- Barnett Township, Minnesota Location within the state of Minnesota Barnett Township, Minnesota Barnett Township, Minnesota (the United States)
- Coordinates: 48°40′50″N 96°2′57″W﻿ / ﻿48.68056°N 96.04917°W
- Country: United States
- State: Minnesota
- County: Roseau

Area
- • Total: 37.0 sq mi (95.9 km^{2})
- • Land: 37.0 sq mi (95.9 km^{2})
- • Water: 0 sq mi (0.0 km^{2})
- Elevation: 1,089 ft (332 m)

Population (2000)
- • Total: 169
- • Density: 4.7/sq mi (1.8/km^{2})
- Time zone: UTC-6 (Central (CST))
- • Summer (DST): UTC-5 (CDT)
- FIPS code: 27-03610
- GNIS feature ID: 0663508

= Barnett Township, Roseau County, Minnesota =

Township in Minnesota, United States

Barnett Township is a township in Roseau County, Minnesota, United States. The population was 169 at the 2000 census.

Barnett Township was named for Myron E. Barnett, a pioneer settler.

==Geography==
According to the United States Census Bureau, the township has a total area of 37.0 sqmi, all land.

==Demographics==
As of the census of 2000, there were 169 people, 62 households, and 51 families residing in the township. The population density was 4.6 people per square mile (1.8/km^{2}). There were 71 housing units at an average density of 1.9/sq mi (0.7/km^{2}). The racial makeup of the township was 99.41% White, and 0.59% from two or more races.

There were 62 households, out of which 32.3% had children under the age of 18 living with them, 64.5% were married couples living together, 6.5% had a female householder with no husband present, and 17.7% were non-families. 17.7% of all households were made up of individuals, and 8.1% had someone living alone who was 65 years of age or older.

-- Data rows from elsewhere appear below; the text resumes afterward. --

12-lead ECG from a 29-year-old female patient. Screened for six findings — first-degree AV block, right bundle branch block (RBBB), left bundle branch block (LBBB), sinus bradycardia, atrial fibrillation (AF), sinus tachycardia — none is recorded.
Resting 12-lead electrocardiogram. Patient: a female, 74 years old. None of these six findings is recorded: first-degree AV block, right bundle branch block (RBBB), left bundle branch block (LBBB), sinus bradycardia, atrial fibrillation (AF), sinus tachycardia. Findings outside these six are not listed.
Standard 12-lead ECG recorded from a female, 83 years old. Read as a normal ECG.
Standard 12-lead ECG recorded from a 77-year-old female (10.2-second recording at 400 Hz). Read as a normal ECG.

The average household size was 2.73 and the average family size was 3.06.

In the township the population was spread out, with 26.0% under the age of 18, 5.9% from 18 to 24, 25.4% from 25 to 44, 23.1% from 45 to 64, and 19.5% who were 65 years of age or older. The median age was 39 years. For every 100 females, there were 116.7 males. For every 100 females age 18 and over, there were 123.2 males.

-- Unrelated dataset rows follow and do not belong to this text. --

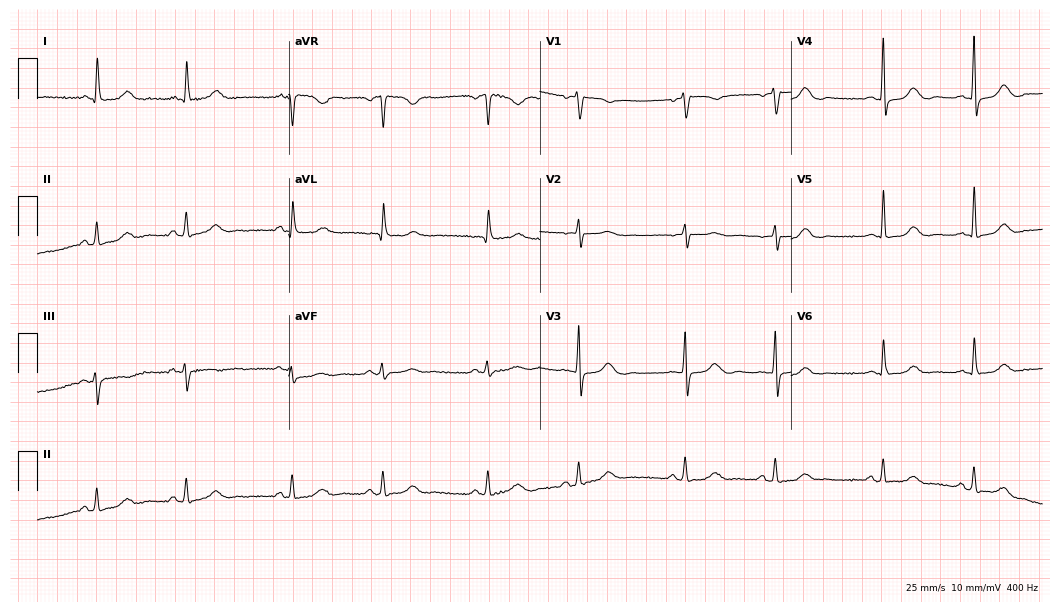
ECG (10.2-second recording at 400 Hz) — a 77-year-old female patient. Screened for six findings — first-degree AV block, right bundle branch block (RBBB), left bundle branch block (LBBB), sinus bradycardia, atrial fibrillation (AF), sinus tachycardia — none is recorded.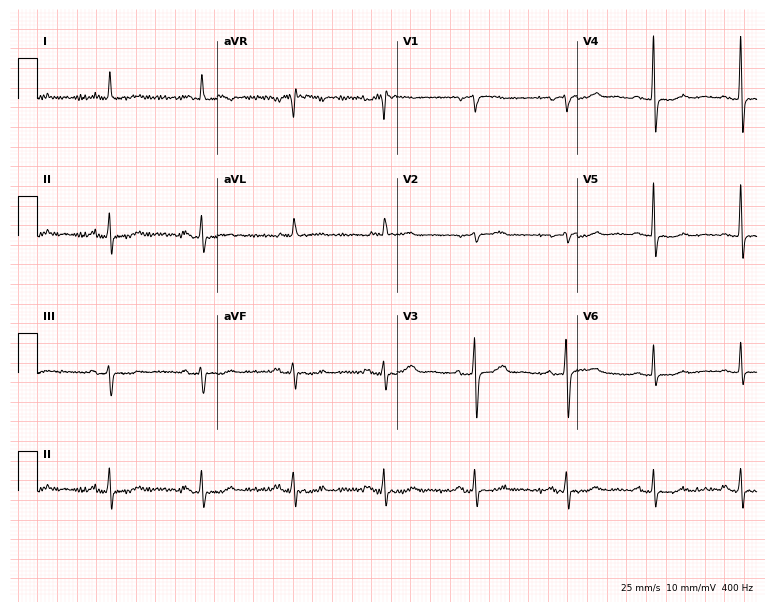
Electrocardiogram (7.3-second recording at 400 Hz), a woman, 73 years old. Of the six screened findings (first-degree AV block, right bundle branch block, left bundle branch block, sinus bradycardia, atrial fibrillation, sinus tachycardia), none is recorded. Findings outside these six are not listed.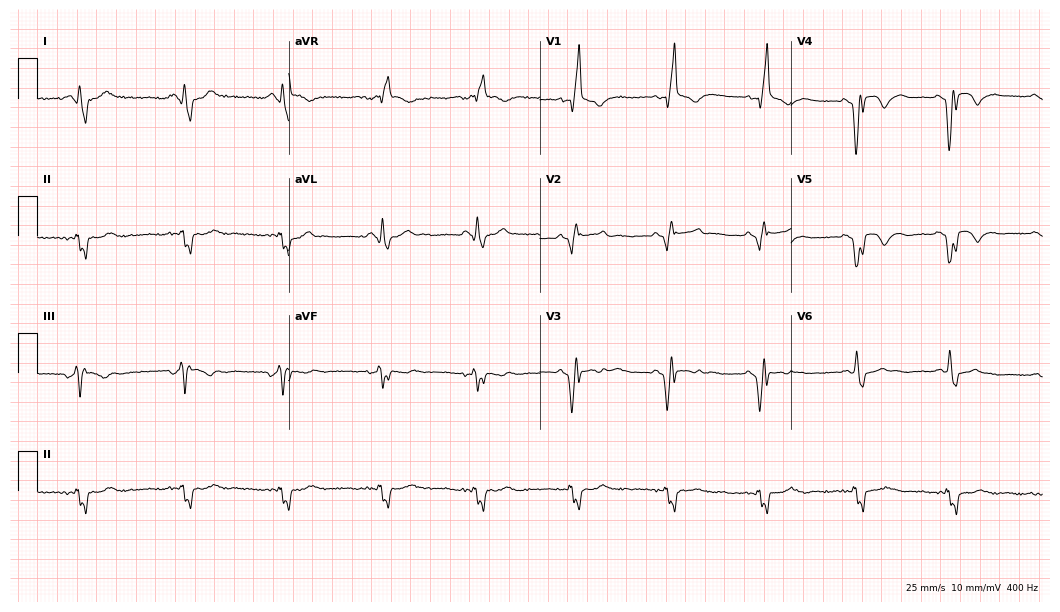
12-lead ECG (10.2-second recording at 400 Hz) from a man, 36 years old. Screened for six findings — first-degree AV block, right bundle branch block (RBBB), left bundle branch block (LBBB), sinus bradycardia, atrial fibrillation (AF), sinus tachycardia — none is recorded.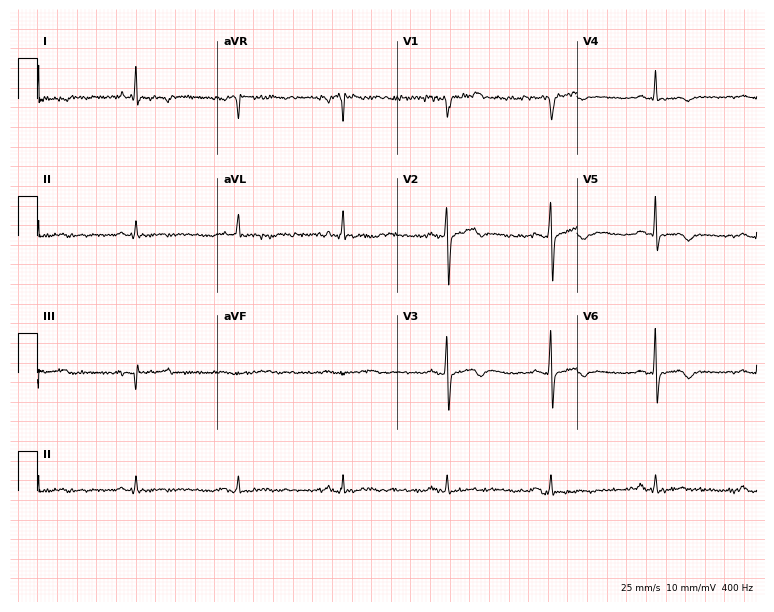
12-lead ECG from a male, 67 years old (7.3-second recording at 400 Hz). No first-degree AV block, right bundle branch block, left bundle branch block, sinus bradycardia, atrial fibrillation or sinus tachycardia recorded for this tracing.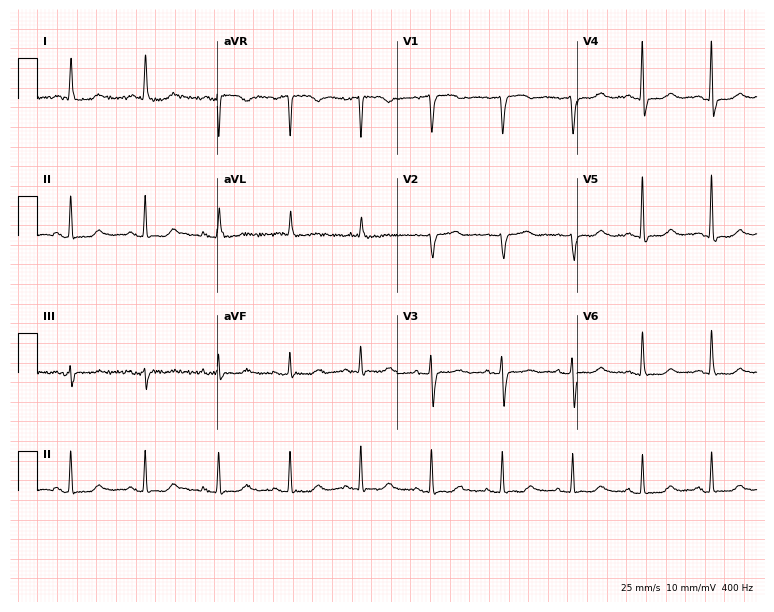
ECG — an 82-year-old female patient. Screened for six findings — first-degree AV block, right bundle branch block, left bundle branch block, sinus bradycardia, atrial fibrillation, sinus tachycardia — none is recorded.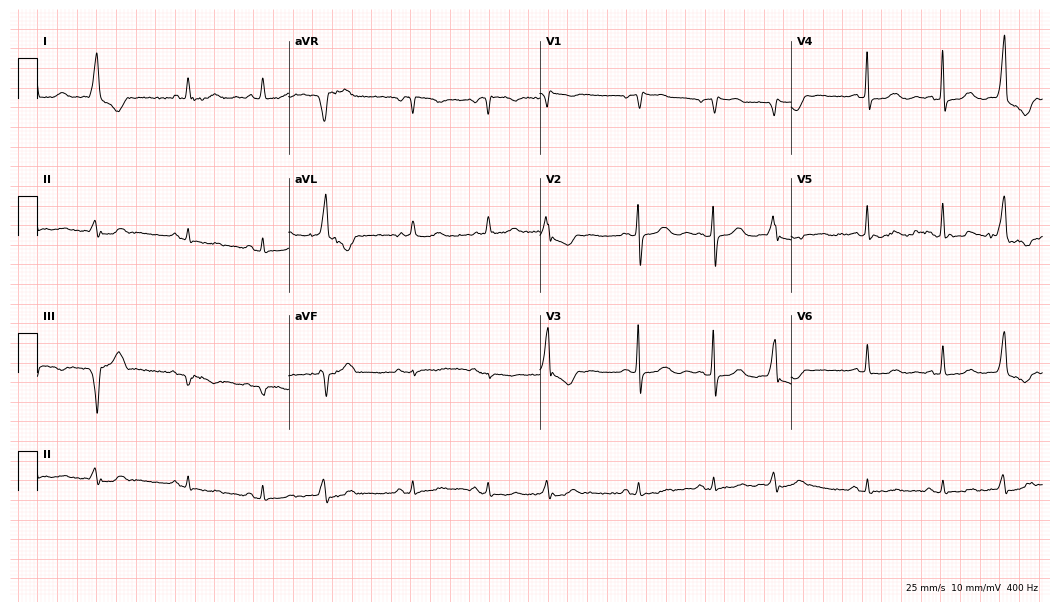
Standard 12-lead ECG recorded from an 83-year-old female patient (10.2-second recording at 400 Hz). None of these six findings is recorded: first-degree AV block, right bundle branch block (RBBB), left bundle branch block (LBBB), sinus bradycardia, atrial fibrillation (AF), sinus tachycardia. Findings outside these six are not listed.

The median income for a household in the township was $31,667, and the median income for a family was $32,083. Males had a median income of $29,375 versus $30,000 for females. The per capita income for the township was $13,255. About 20.0% of families and 24.4% of the population were below the poverty line, including 38.5% of those under the age of eighteen and none of those sixty five or over.